Tart Cherry Fondant Creams


Total Time: 24 hours
Prep: 23 hours
Cook: 1 hour
Yield: 40 candies
Level: Intermediate


  • 1/4 cup unsalted butter, softened
  • 3 tablespoons corn syrup
  • Pinch of salt
  • 3 to 4 cups powdered sugar, or as needed
  • 2 tablespoons tart cherry puree (from about 1/4 cup fresh or frozen Montmorency tart cherries*)
  • 1/2 teaspoon vanilla extract
  • 2 drops red food coloring (optional)
  • 1 pound finely chopped semisweet chocolate or chocolate candy coating, for dipping


In a large mixing bowl or the bowl of a stand mixer, beat butter, corn syrup, and salt until smooth. Add 2 cups of powdered sugar, 1/2 cup at a time, mixing well until incorporated.

Add 2 tablespoons cherry puree and mix well, scraping down the sides of the bowl to be sure no white filling remains. Mix in vanilla and food coloring, if desired (note that while the food coloring is optional, your filling will be more of a pale mauve without it).

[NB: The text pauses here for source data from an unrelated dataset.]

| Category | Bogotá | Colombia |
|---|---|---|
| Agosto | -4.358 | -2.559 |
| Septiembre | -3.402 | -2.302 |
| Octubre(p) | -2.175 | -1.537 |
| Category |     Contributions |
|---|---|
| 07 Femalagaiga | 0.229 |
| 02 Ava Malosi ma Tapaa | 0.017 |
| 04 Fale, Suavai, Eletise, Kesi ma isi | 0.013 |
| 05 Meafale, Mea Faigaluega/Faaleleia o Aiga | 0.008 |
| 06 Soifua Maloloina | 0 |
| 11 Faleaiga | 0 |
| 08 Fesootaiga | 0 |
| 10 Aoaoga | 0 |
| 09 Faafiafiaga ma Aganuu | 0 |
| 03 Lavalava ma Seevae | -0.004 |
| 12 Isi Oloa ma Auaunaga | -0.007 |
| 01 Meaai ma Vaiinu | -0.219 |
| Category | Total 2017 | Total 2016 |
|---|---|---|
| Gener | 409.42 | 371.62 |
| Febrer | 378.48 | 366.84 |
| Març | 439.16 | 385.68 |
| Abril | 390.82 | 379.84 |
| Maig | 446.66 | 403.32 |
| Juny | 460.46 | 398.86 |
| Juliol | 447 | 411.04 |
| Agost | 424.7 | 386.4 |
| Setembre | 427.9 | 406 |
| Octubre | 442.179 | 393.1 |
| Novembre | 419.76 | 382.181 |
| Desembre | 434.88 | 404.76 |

Add remaining powdered sugar, 1/2 cup at a time, until filling is thick and pastelike. Depending on the temperature/weather/alignment of the planets, you may only need 3 cups of powdered sugar, or up to 4. Less sugar will result in a softer filling; more sugar will be easier to dip but also quite a bit sweeter, so use your judgement to find a balance.

Dump filling out onto a piece of plastic wrap and shape into a 1-inch thick disk. Wrap tightly in two layers of plastic wrap and refrigerate for 2 to 4 hours.

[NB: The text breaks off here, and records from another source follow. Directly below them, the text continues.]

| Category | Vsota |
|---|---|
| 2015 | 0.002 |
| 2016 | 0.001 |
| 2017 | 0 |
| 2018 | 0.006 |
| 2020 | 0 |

Unwrap filling and lightly dust with powdered sugar. Sandwich between two layers of plastic wrap and roll into a 1/2-inch thick sheet, flipping over part way through the process and dusting with more powdered sugar as needed so filling doesn’t stick too much.

Cut out 1 1/2-inch rounds using a cookie cutter and arrange on two parchment-lined baking sheets. Alternatively, instead of rolling/cutting the candy centers, you can also simply roll into 1-inch balls, or even press into silicone candy molds for fancier shapes.

Chill shaped filling for at least 4 hours or overnight if possible. If it is really warm in your kitchen you may even want to pop them in the freezer for 15 minutes just prior to dipping.

Melt your chocolate or chocolate candy coating. If using straight chocolate, try to melt this very gently. I love my little chocolate melter, but you can also use a double boiler or the microwave, heating your chocolate in short bursts at half power. If you can melt the chocolate without allowing the temperature to exceed 88 degrees F, it should hold its temper and produce a nice shiny, snappy shell. Otherwise, your candies will need to be refrigerated for the chocolate to stay set.

Remove half of the candy centers from the fridge/freezer. Using a fork or dipping tool, dip each center in the melted chocolate until fully coated (try not to let it sit too long in the warm chocolate or it will start to soften). Tap off excess chocolate, then transfer to a new parchment-lined baking sheet, using a toothpick if necessary to help remove the candy from the fork. Repeat with remaining candy centers, keeping centers chilled until you are ready to work with them.

Refrigerate dipped chocolates for 10 to 15 minutes or until set. If you have leftover chocolate, feel free to transfer it to a squeeze bottle or piping bag and pipe squiggles on top of your candies for a decorative touch.

Candies will keep in an airtight container (refrigerated if it’s too warm or your chocolate isn’t properly tempered) for up to 1 week.